Ticker | No of HFs with positions | Total Value of HF Positions (x1000) | Change in HF Position |
---|---|---|---|
SIEN | 21 | 90459 | 6 |
BBCP | 14 | 60722 | 4 |
BNED | 16 | 47123 | 3 |
DZSI | 12 | 48970 | 7 |
ACET | 16 | 156844 | 7 |
VRCA | 7 | 80284 | 3 |
CCNE | 9 | 11190 | 1 |
Average | 13.6 | 70799 | 4.4 |
View table here if you experience formatting issues.

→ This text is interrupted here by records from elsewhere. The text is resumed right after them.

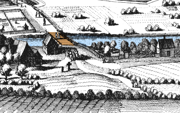 Lindener Brücke auf Kupferstich von 1654 mit dem Titel „F. B. L. ((Kur-)Ffürstentum Braunschweig-Lüneburg) Residenz Stadt Hannover“, im Bildvordergrund das Dorf links Linden mit der wohl ältesten bekannten Darstellung der Ihmebrücke, In der Bildmitte vorne die Mühle auf dem Lindener Berg. Die Künstlersignaturen am unteren Bildrand lauten „Conr. Buno delineavit, Casp Merian fec.“ ...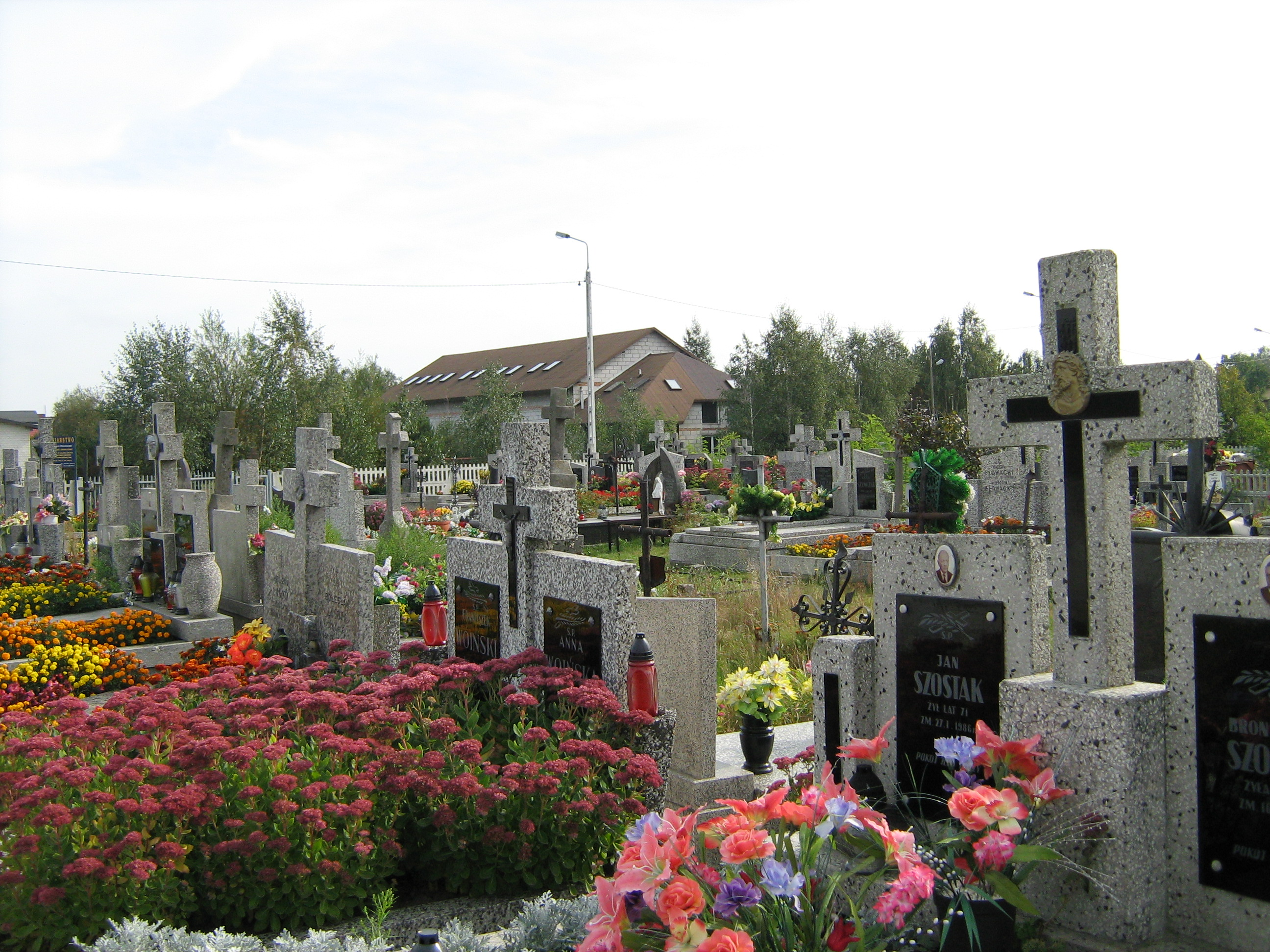 Catholic Mariavite Church Cementery in Dluga Koscielna (Poland) Cmentarz Kościoła Katolickiego Mariawitów w Długiej Kościelnej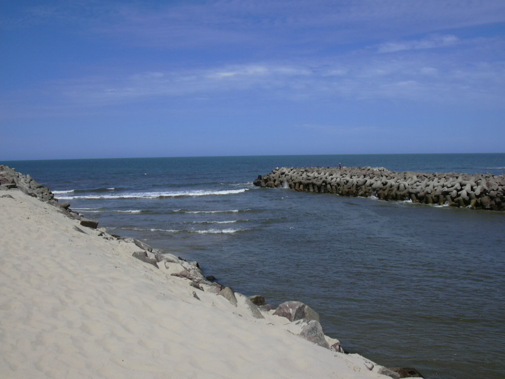 O arroio Chuí encontra o Oceano Atlântico e marca a fronteira entre o Brasil e o Uruguai, no município de Santa Vitória do Palmar, Rio Grande do Sul, Brasil.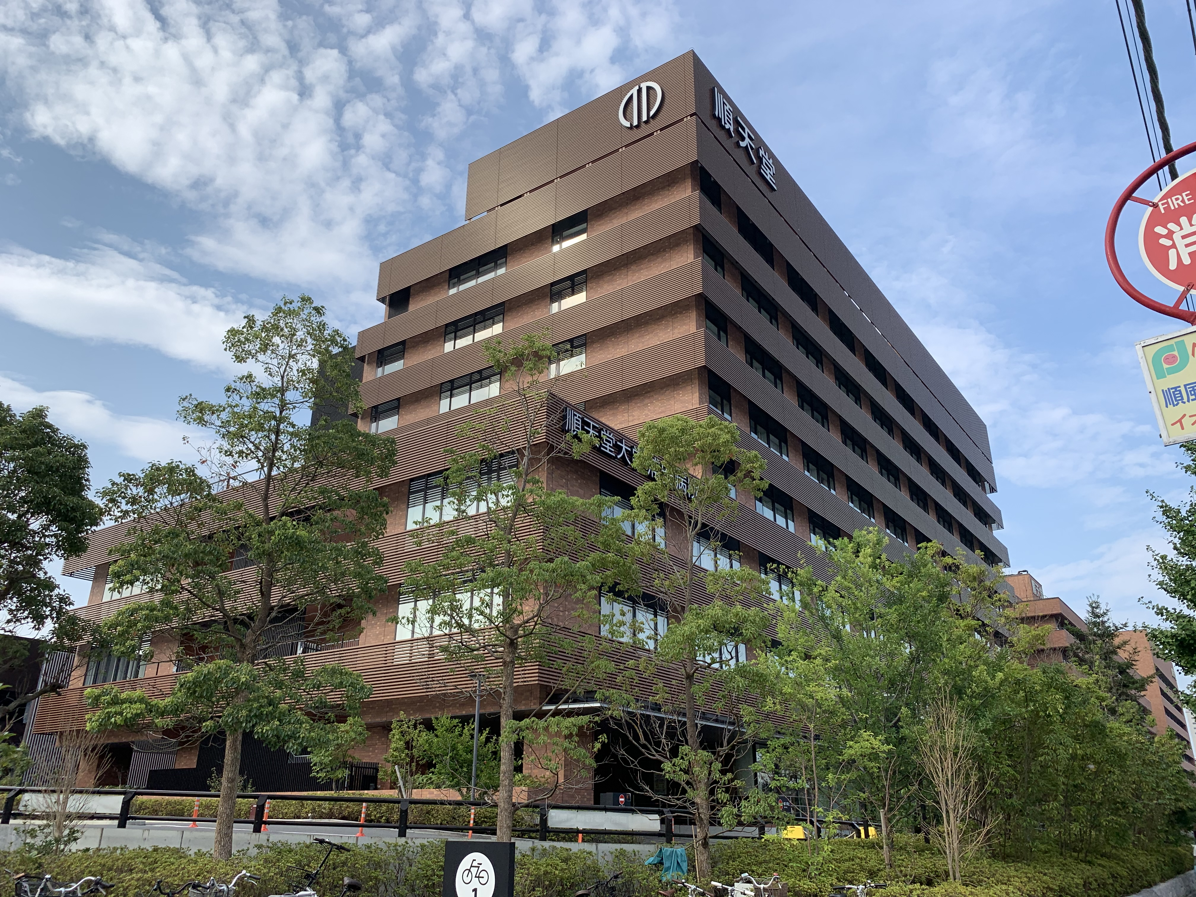 順天堂大学医学部附属浦安病院を南西側から撮影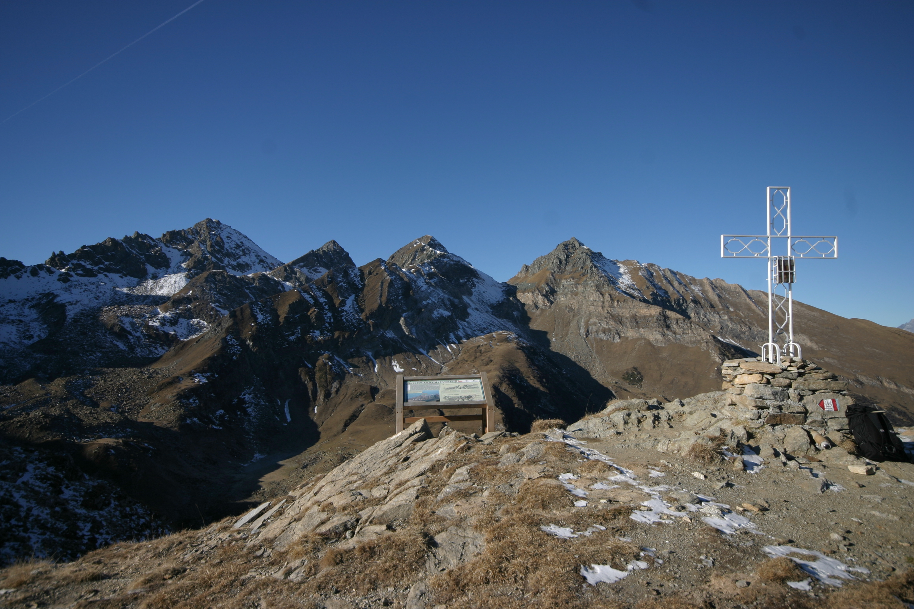 parco naturale Orsiera-Rocciavrè (Q2052054)

As you can see these stocks had an average of 13.6 hedge funds with bullish positions and the average amount invested in these stocks was $71 million. That figure was $13 million in HOFV’s case. Sientra Inc (NASDAQ:SIEN) is the most popular stock in this table. On the other hand Verrica Pharmaceuticals Inc. (NASDAQ:VRCA) is the least popular one with only 7 bullish hedge fund positions. Compared to these stocks Hall of Fame Resort & Entertainment Company (NASDAQ:HOFV) is even less popular than VRCA. Our overall hedge fund sentiment score for HOFV is 29.7. Stocks with higher number of hedge fund positions relative to other stocks as well as relative to their historical range receive a higher sentiment score. Hedge funds dodged a bullet by taking a bearish stance towards HOFV. Our calculations showed that the top 10 most popular hedge fund stocks returned 95.8% in 2019 and 2020, and outperformed the S&P 500 ETF (SPY) by 40 percentage points. These stocks gained 19.3% in 2021 through June 25th but managed to beat the market again by 4.8 percentage points. Unfortunately HOFV wasn’t nearly as popular as these 5 stocks (hedge fund sentiment was very bearish); HOFV investors were disappointed as the stock returned -10.2% since the end of the first quarter (through 6/25) and underperformed the market. If you are interested in investing in large cap stocks with huge upside potential, you should check out the top 5 most popular stocks among hedge funds as most of these stocks already outperformed the market since 2019.